Contrary to these fears, Huang predicts that a wide range of software companies will harness agentic AI to innovate and enhance productivity. He noted a seemingly “counterintuitive” point: AI agents will not replace existing software tools but will instead complement and utilize them.

“That’s why we refer to agents as tool users,” Huang elaborated, emphasizing the supportive role of AI in the software domain.

He pointed to internet browsers and Microsoft’s Excel as prime examples of platforms that AI agents are likely to leverage to augment their capabilities.

He cited the internet browser and Microsoft‘s Excel as examples of tools that AI agents will use.

“All of these tools that we use today, whether it’s Cadence or Synopsys or ServiceNow or SAP, these tools exist for a fundamentally good reason. These agentic AI will be intelligent software that uses these tools on our behalf and help us be more productive,” Huang added.

“Nobody’s going to service better than ServiceNow, and they’re going to come up with agents that are really fine-tuned and optimized for the work that uses the tools that they have.”

“In the end, we need the tools to finish their work and put the information back in a way that we can understand,” he said.

The comments came after Nvidia reported that its revenue for the fiscal fourth quarter climbed 73% to $68.13 billion from a year earlier, beating analysts’ estimates for $66.21 billion.

The company also issued an upbeat guidance with revenue for the fiscal first quarter to be $78 billion, plus or minus 2%, well above analysts’ forecast for $72.6 billion.

Investors had grown weary that the massive run-up in spending on AI hardware might not be sustainable, stoking fears of a bubble building in the sector.

Shares of software service providers have taken a beating in recent months. While analysts have sounded the alarm that AI will “eat” software over the long term, views on that risk and the fundamentals behind the latest sell-off appeared divided.

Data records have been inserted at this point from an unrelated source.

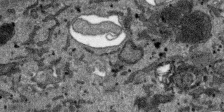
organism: Human
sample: Lung epithelial cells, uninfected (mock) control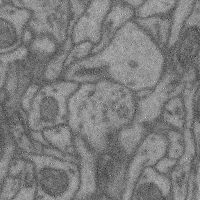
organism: Mouse
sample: Cerebral cortex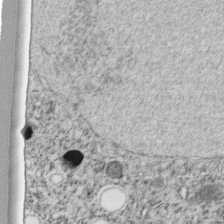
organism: C. elegans
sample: C. elegans embryo early stage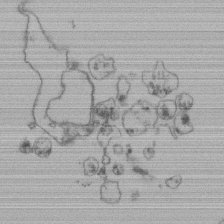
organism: Human
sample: Retinal organoid Rod and Cone cells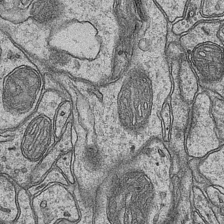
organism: Mouse
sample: CA1 Hippocampus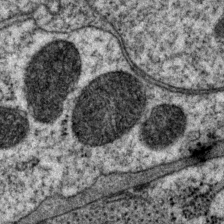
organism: P. pacificus
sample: Pharynx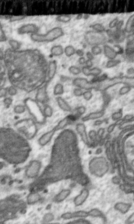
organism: Toxoplasma gondii
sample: Parasites in a vacuole inside a host cell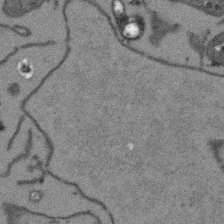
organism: Arabidopsis thaliana
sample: Root tip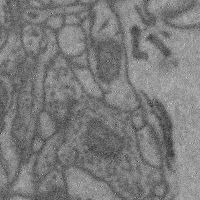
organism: Mouse
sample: Cerebral cortex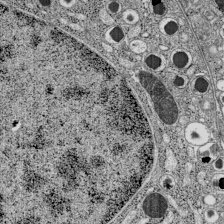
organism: C57BL Mouse
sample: Pancreatic islet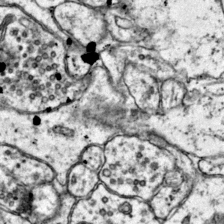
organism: Mouse
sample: Primary visual cortex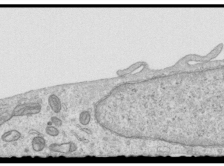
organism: Human
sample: Centriole in RPE cells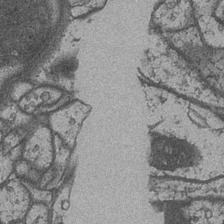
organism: Drosophila
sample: Optic medulla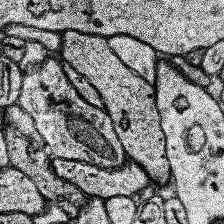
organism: Human
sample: Temporal Lobe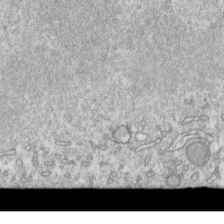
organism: Mouse
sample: Activated OT-1 CD8+ T cells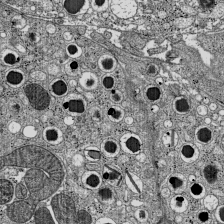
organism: C57BL Mouse
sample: Pancreatic islet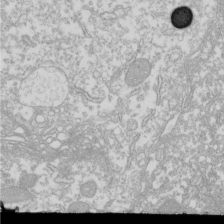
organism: Xenopus
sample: Cilia; centrioles in frog embryo cells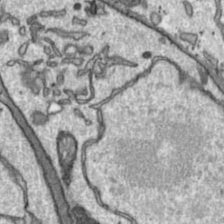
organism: Toxoplasma gondii
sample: Parasites in a vacuole inside a host cell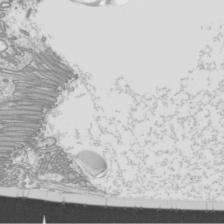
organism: Mouse
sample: Cilia; mouse epididymis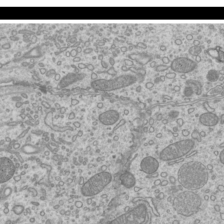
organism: Mouse
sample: Cilia; mouse epididymis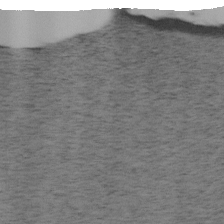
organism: Mouse
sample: OT-I killer T cells with ID8 ovarian cancer cells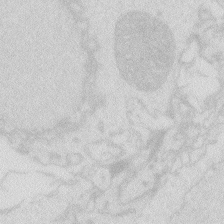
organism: Zebrafish
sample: Macrophage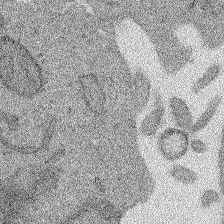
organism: Human
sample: HeLa cells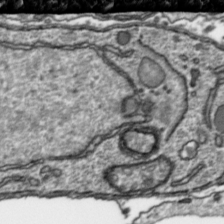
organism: Toxoplasma gondii
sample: Parasites in a vacuole inside a host cell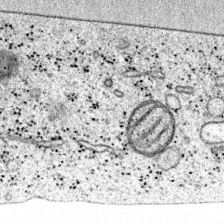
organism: Human
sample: HeLa cells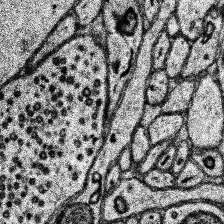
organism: Human
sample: Temporal Lobe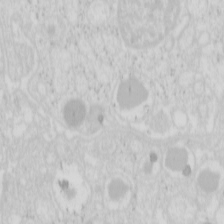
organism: Mouse
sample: Pancreas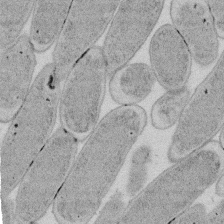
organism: E. coli
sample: Bacterial nucleoid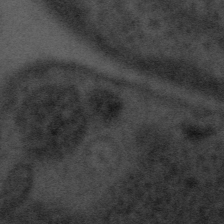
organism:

Software stocks were mixed in after-hours trading following Huang’s remarks. Synopsys tumbled 3.6% after market close, and Cadence dipped 0.9%. ServiceNow was little changed while SAP edged 0.3% higher.

“People need to remember that all everything — whether it’s the railroads, canals, the internet, all of these things tend to get overbuilt — and then we figure out who the winners and losers are going to be,” Dan Niles, founder and portfolio manager of Niles Investment Management, told CNBC after Huang’s interview.

First look at Nvidia's Vera Rubin AI system — 1.3 million components and 10 times more efficient

Niles warned that not all companies will emerge unscathed as AI threatens to automate workflows, squeeze prices, and lower barriers to new rivals entering the market.

“There’s some real companies that are going to go to zero in the software space,” Niles said. He added that the most resilient players will be in the database and cybersecurity sectors.

Nvidia shares rose as much as 2% in extended trading after the quarterly earnings report.

The selloff in software stocks this year has weighed on the S&P 500 software and services index, which has lost nearly 23% as of Wednesday’s market close.

CNBC’s Jim Cramer, however, rejected the doomsday prediction, suggesting that fears over an AI-fueled existential threat for software companies were overblown and the reality is less dire.

“The software companies are survivors. They can merge. They can adapt. They can do whatever is really necessary to get it so they stay in business,” Cramer said Wednesday on “Mad Money.” 

“They’re priced for perfection, though, and they do seem to have, let’s say, kind of a rugby-scrum feel about them — and we don’t pay up for scrum,” he added.